**WORK INSTRUCTIONS**: Find the line with "La mairie de Nommay" in the data below. Repeat it and every line after it up to the end, exactly, but drop the pictures.

*** DATA SECTION Section Begins ***

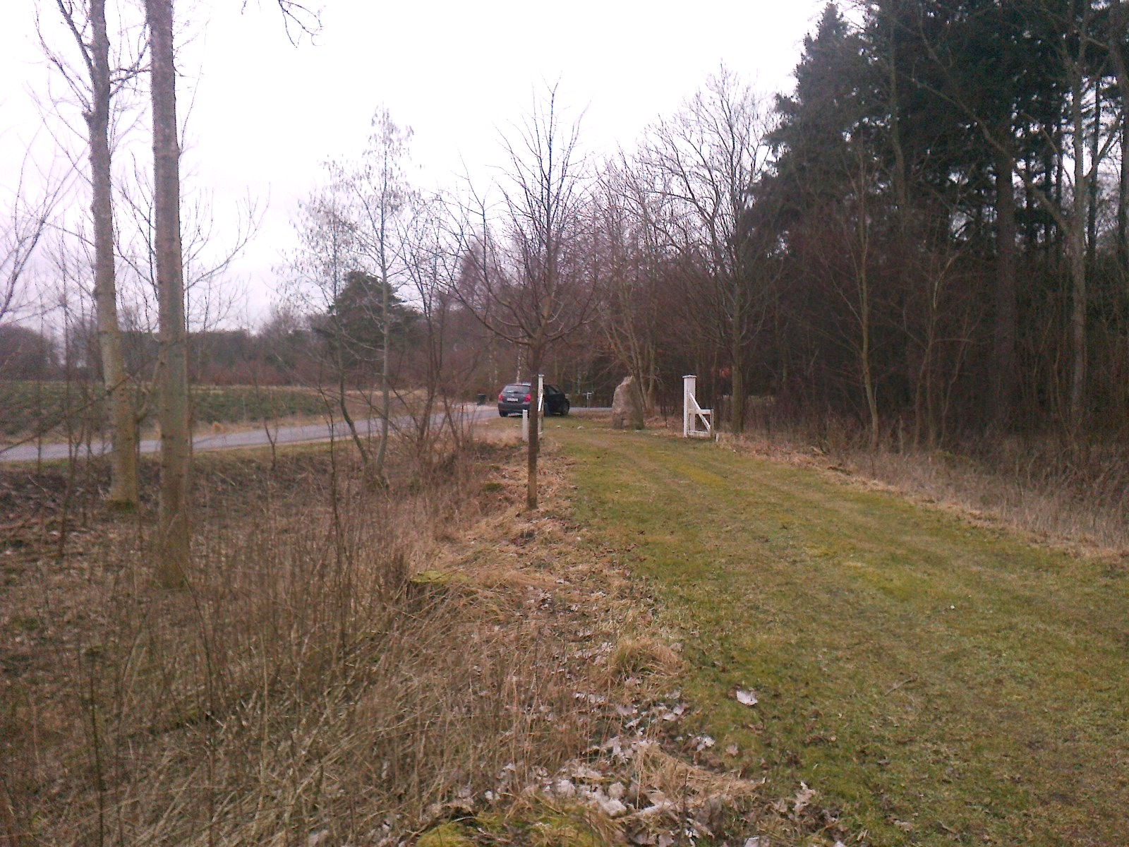 Tracéet krydser Rødeled Vej - her lå Sostrup trinbræt
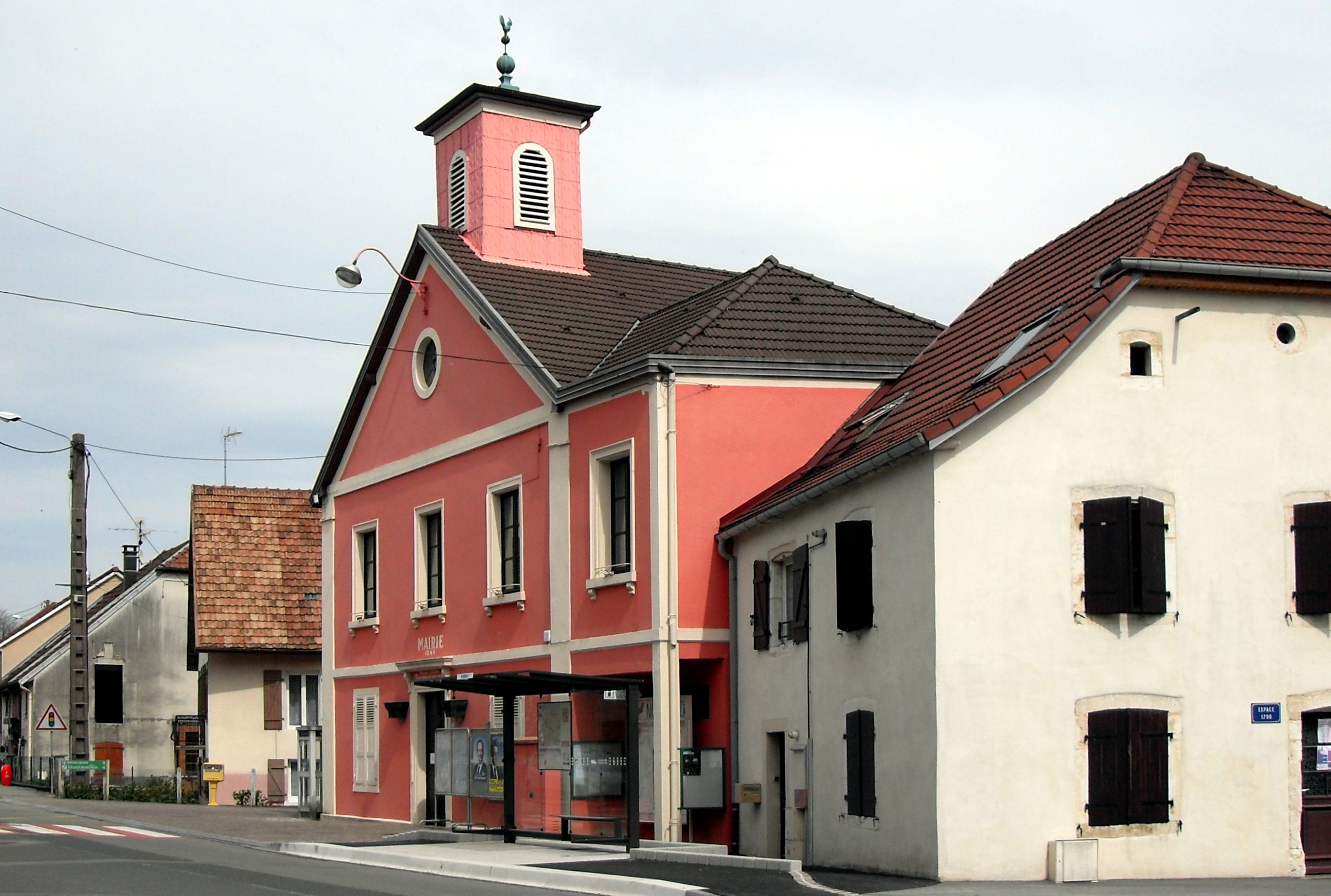 La mairie de Nommay
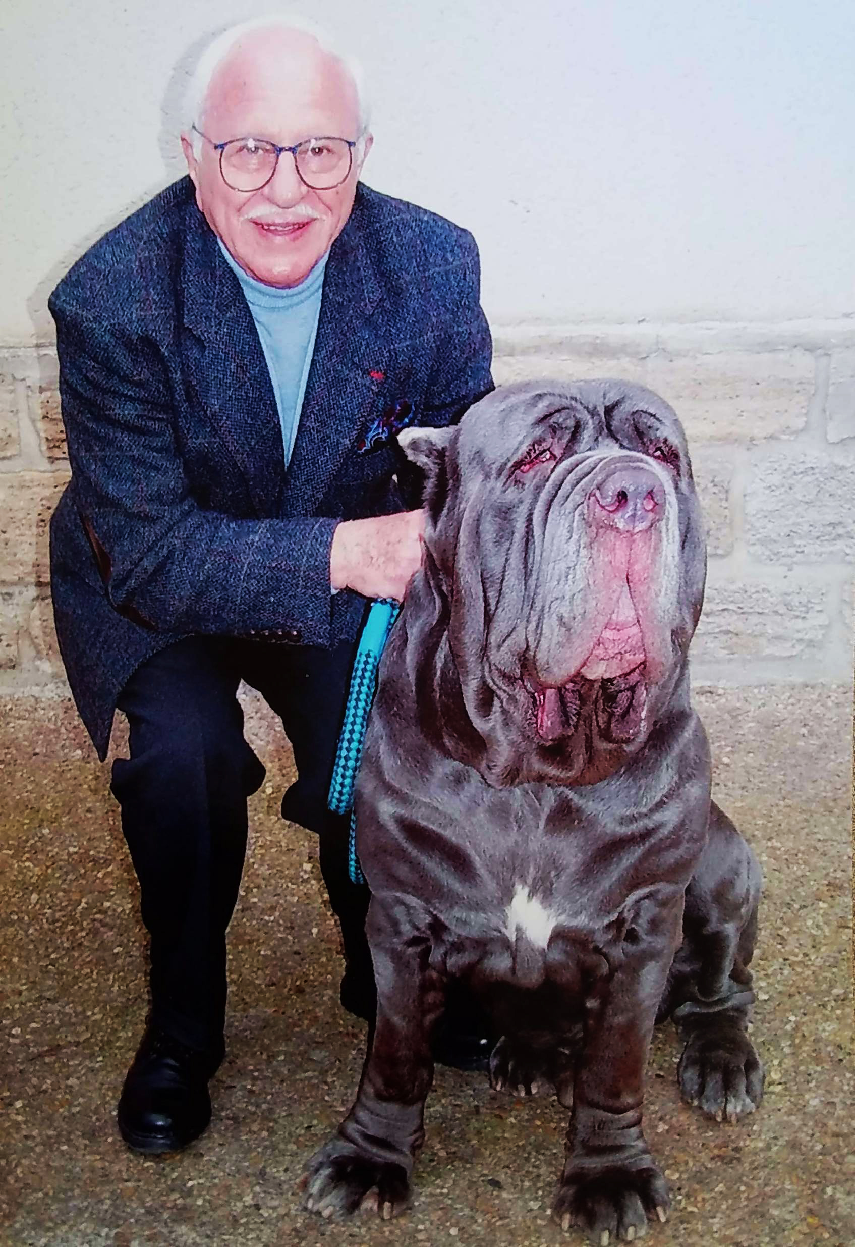 Michel Klein, docteur vétérinaire, avec un chien Mâtin de Naples
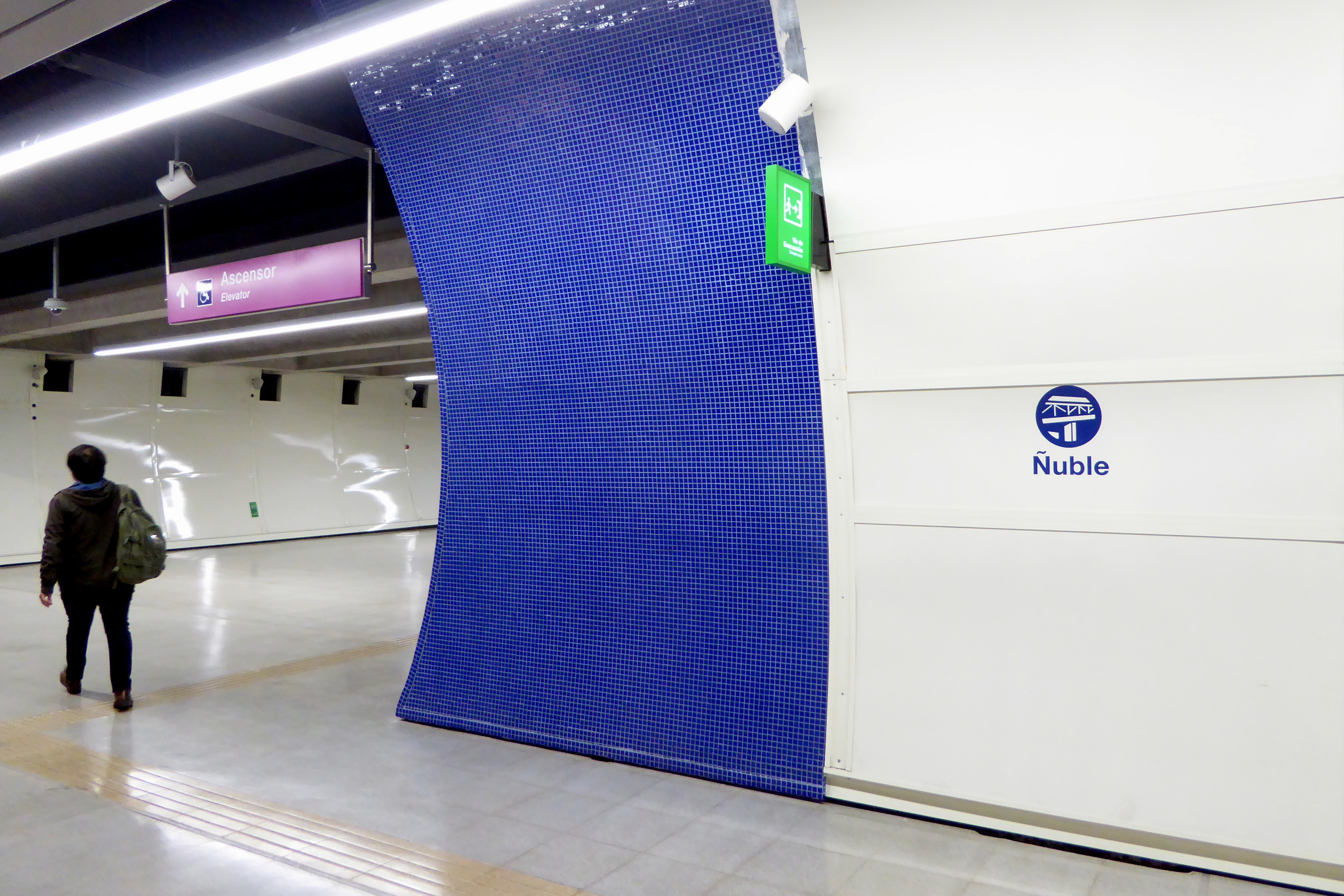 Vista del andén dirección Los Leones en Ñuble, Línea 6 del Metro de Santiago.
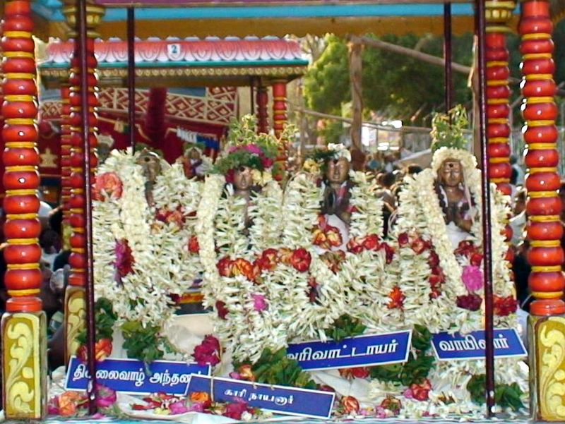 thillaivazh andhanar ("thogai adiyar"), Kaari nayanar, Arivattaya nayanar, Vaayilaar
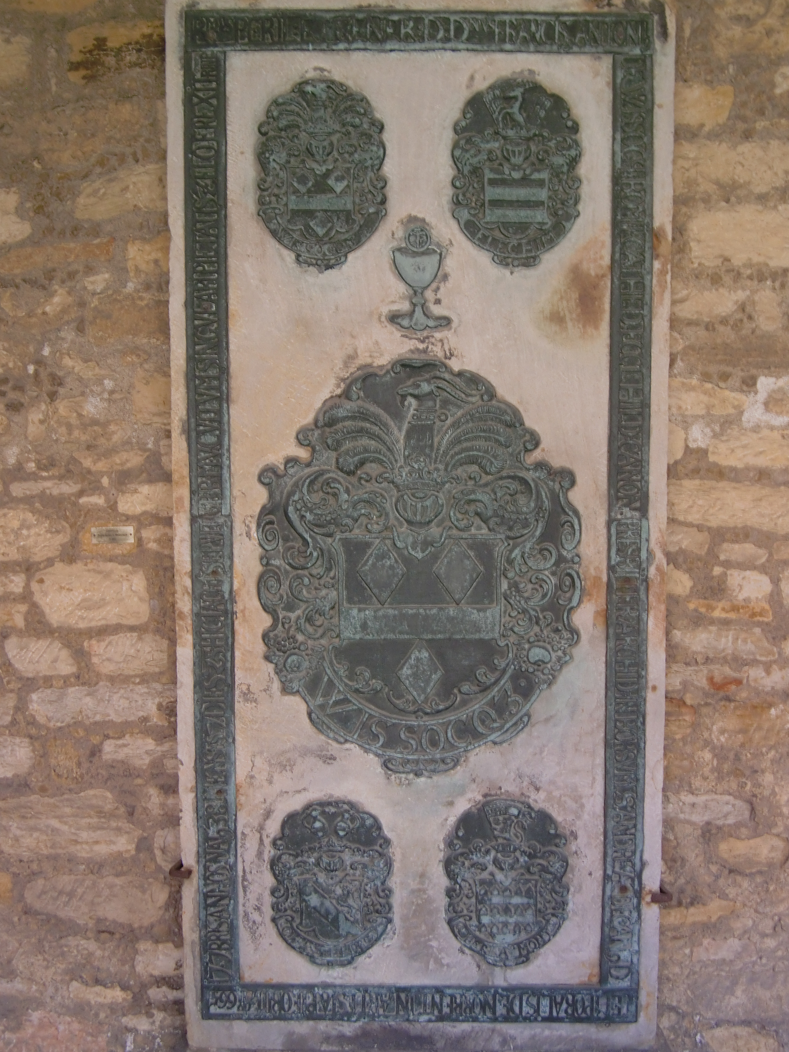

*** DATA SECTION Section Ends ***

**TASK OUTPUT**:
 La mairie de Nommay
 Michel Klein, docteur vétérinaire, avec un chien Mâtin de Naples
 Vista del andén dirección Los Leones en Ñuble, Línea 6 del Metro de Santiago.
 thillaivazh andhanar ("thogai adiyar"), Kaari nayanar, Arivattaya nayanar, Vaayilaar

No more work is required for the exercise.